Now hear this: God is going to look and sound quite different at the movies this weekend.

Filmgoers are used to the Almighty being depicted with the deep, distinguished voice of a Morgan Freeman or John Huston. But a big twist awaits in the blockbuster “Exodus: Gods and Kings.”

As The New York Times reports, the role of God belongs to 11-year-old British actor Isaac Andrews, who is “stern-eyed, impatient, at times vaguely angelic and at times ‘Children of the Corn’ terrifying.”

The casting is mighty unusual. But many filmgoers won’t be surprised to see the God of the Old Testament portrayed as a harsh and angry figure. In fact, Bible readers often interpret the God of the Old Testament to be much sterner and less loving than the counterpart in the New Testament.

Is there really such a wide gap between these two depictions of God? And what’s behind the Almighty’s seeming fury? For answers, I turned to Mark S. Smith, professor of Bible and Ancient Near Eastern Studies at New York University and author of several books, including this year’s “How Human is God?: Seven Questions about God and Humanity in the Bible.”

Q: One common perception paints the God of the Old Testament as harsh, jealous, and perhaps even vicious, while the God of the New Testament is much more loving and less vengeful. Is this a fair description?

Love and wrath are attributed to God in both the Old and New Testaments.
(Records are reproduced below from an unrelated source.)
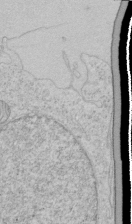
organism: Human
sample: Mitochondria in HCT116 cells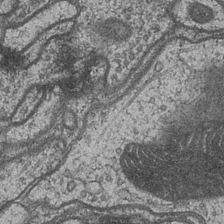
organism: Drosophila
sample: Optic medulla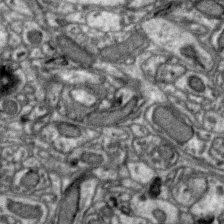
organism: Zebra finch
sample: Brain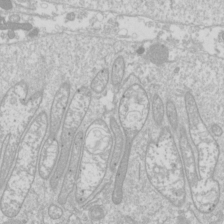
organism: Drosophila
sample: Cell division; meiosis; drosophila spermatocytes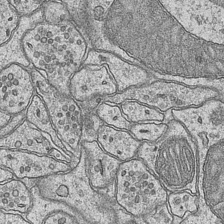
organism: Mouse
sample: CA1 Hippocampus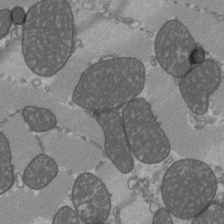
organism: C57BL Mouse
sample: Heart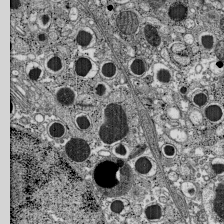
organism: C57BL Mouse
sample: Pancreatic islet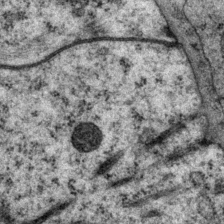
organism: P. pacificus
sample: Pharynx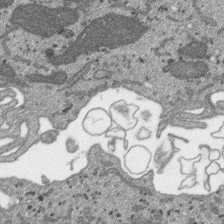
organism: Human
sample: Lung epithelial cells infected with SARS-CoV-2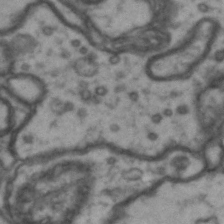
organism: Drosophila
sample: Brain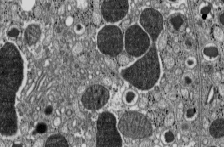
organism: C57BL Mouse
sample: Pancreatic islet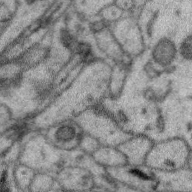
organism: Zebra finch
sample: Brain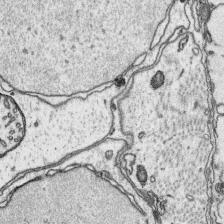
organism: Platynereis dumerilii
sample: Parapodia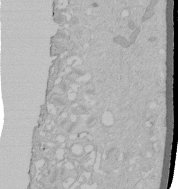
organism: Human
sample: Melanocyte Keratinocyte synapse skin construct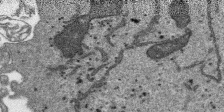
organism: Human
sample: Lung epithelial cells infected with SARS-CoV-2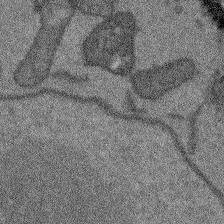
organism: Arabidopsis thaliana
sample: Root tip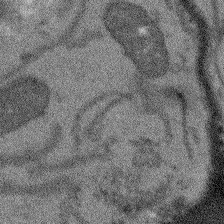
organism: Arabidopsis thaliana
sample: Root tip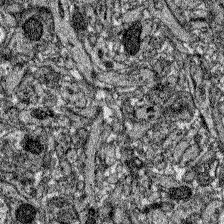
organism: Zebrafish
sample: Larval olfactory bulb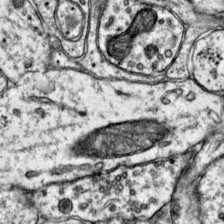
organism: Mouse
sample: Primary visual cortex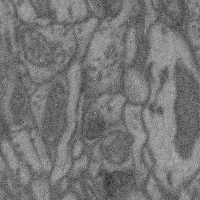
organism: Mouse
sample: Cerebral cortex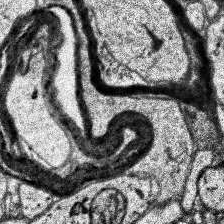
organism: Human
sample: Temporal Lobe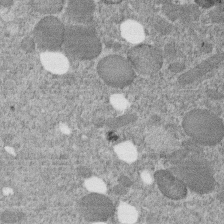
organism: C. elegans
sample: C. elegans embryo early stage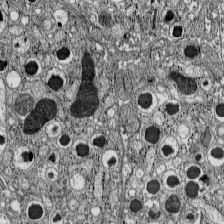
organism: C57BL Mouse
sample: Pancreatic islet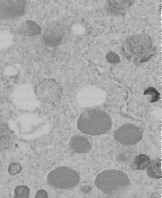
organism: C. elegans
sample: C. elegans embryo early stage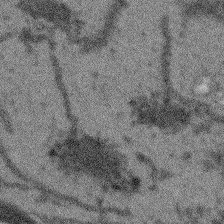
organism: Arabidopsis thaliana
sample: Root tip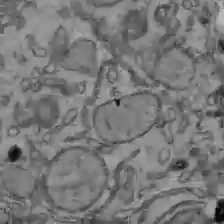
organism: C57BL Mouse
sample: Liver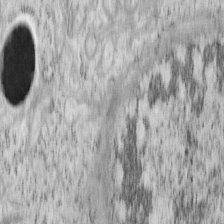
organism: Human
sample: HeLa cells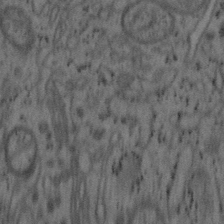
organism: Human
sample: HeLa cells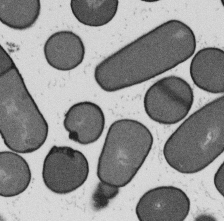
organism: B. subtilis
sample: Bacterial spore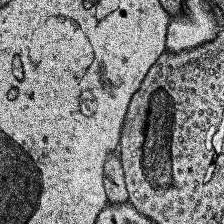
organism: Human
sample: Temporal Lobe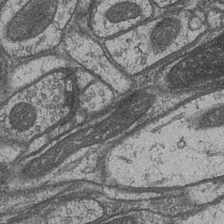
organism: Drosophila
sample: Optic medulla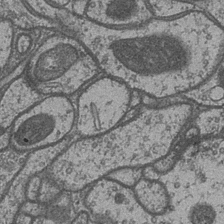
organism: Drosophila
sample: Optic medulla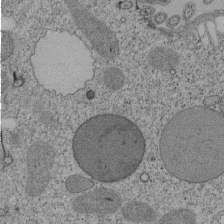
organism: Tetrahymena
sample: Cilia in tetrahymena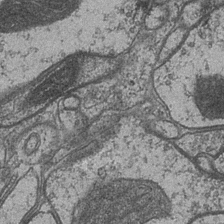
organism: Drosophila
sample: Optic medulla

In the New Testament, see "the wrath of God" in John 3:36, Romans 1:18, Ephesians 5:6, Colossians 3:6, and Revelation 19:15. These passages are no less wrathful than what is in the Old Testament.

The same point applies also to divine violence, which is sometimes associated with the Old Testament God. In the New Testament, Jesus is, on occasion, a source of violence: "Do not think that I have come to bring peace upon the earth. I have come to bring not peace but the sword." (Matthew 10:34).
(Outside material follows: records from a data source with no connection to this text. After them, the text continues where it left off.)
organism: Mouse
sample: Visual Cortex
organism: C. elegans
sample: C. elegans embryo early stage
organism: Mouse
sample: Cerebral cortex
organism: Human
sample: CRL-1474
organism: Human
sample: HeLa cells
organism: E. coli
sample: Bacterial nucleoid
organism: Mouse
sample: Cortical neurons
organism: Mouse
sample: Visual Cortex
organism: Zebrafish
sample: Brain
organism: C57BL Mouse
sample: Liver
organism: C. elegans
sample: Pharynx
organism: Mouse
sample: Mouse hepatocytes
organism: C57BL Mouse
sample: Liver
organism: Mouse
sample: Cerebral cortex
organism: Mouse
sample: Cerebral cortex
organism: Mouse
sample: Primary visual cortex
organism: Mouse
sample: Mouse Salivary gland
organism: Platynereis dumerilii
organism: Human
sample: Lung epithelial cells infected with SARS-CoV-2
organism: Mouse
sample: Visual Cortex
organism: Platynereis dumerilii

Q: Have you ever seen anyone interpret the God of the Old Testament as an angry child as the “Exodus” movie does?

Not that I know of. This sounds to me like a very modern reading that reads God's anger literally. For me, such modern – and often secular – readings seem fundamentalistic.

Sometimes people read the anger of God as expressed in the Bible without asking what it meant or expressed for ancient writers. They simply respond depending on whether they can or can't relate to such divine anger.

Q: What should Bible readers think about when they consider anger of God in the Old Testament?

The anger of God draws on two social models in ancient Israel, a point that is generally overlooked by people who either strongly embrace the God of the Bible or reject this God.

One of these models involves a social authority. As the biblical scholar Deena Grant has shown, anger was considered a "natural" human response to an inappropriate challenge to someone of higher rank, especially within families. When Israel disobeys God, divine anger expresses a concern that Israel does not  want to be in "God's family."

The second model of human anger is the warrior. Warriors were expected to exert intense anger or fury in battle. God as the divine warrior expresses the basic point that God is indeed able to help Israel and wants to help Israel.

Q: What else should readers of the Bible think about when they consider the personality of God?

They should try to avoid making easy generalizations about God.

God is difficult to know, a point that is dramatized in the Book of Job, chapters 1-2, by the difference between what God and "the satan" discuss in heaven and what Job thinks on earth. Humans don't always – and I suspect, often do not – get to know the mind of God.

Randy Dotinga, a Monitor contributor, is president of the American Society of Journalists and Authors.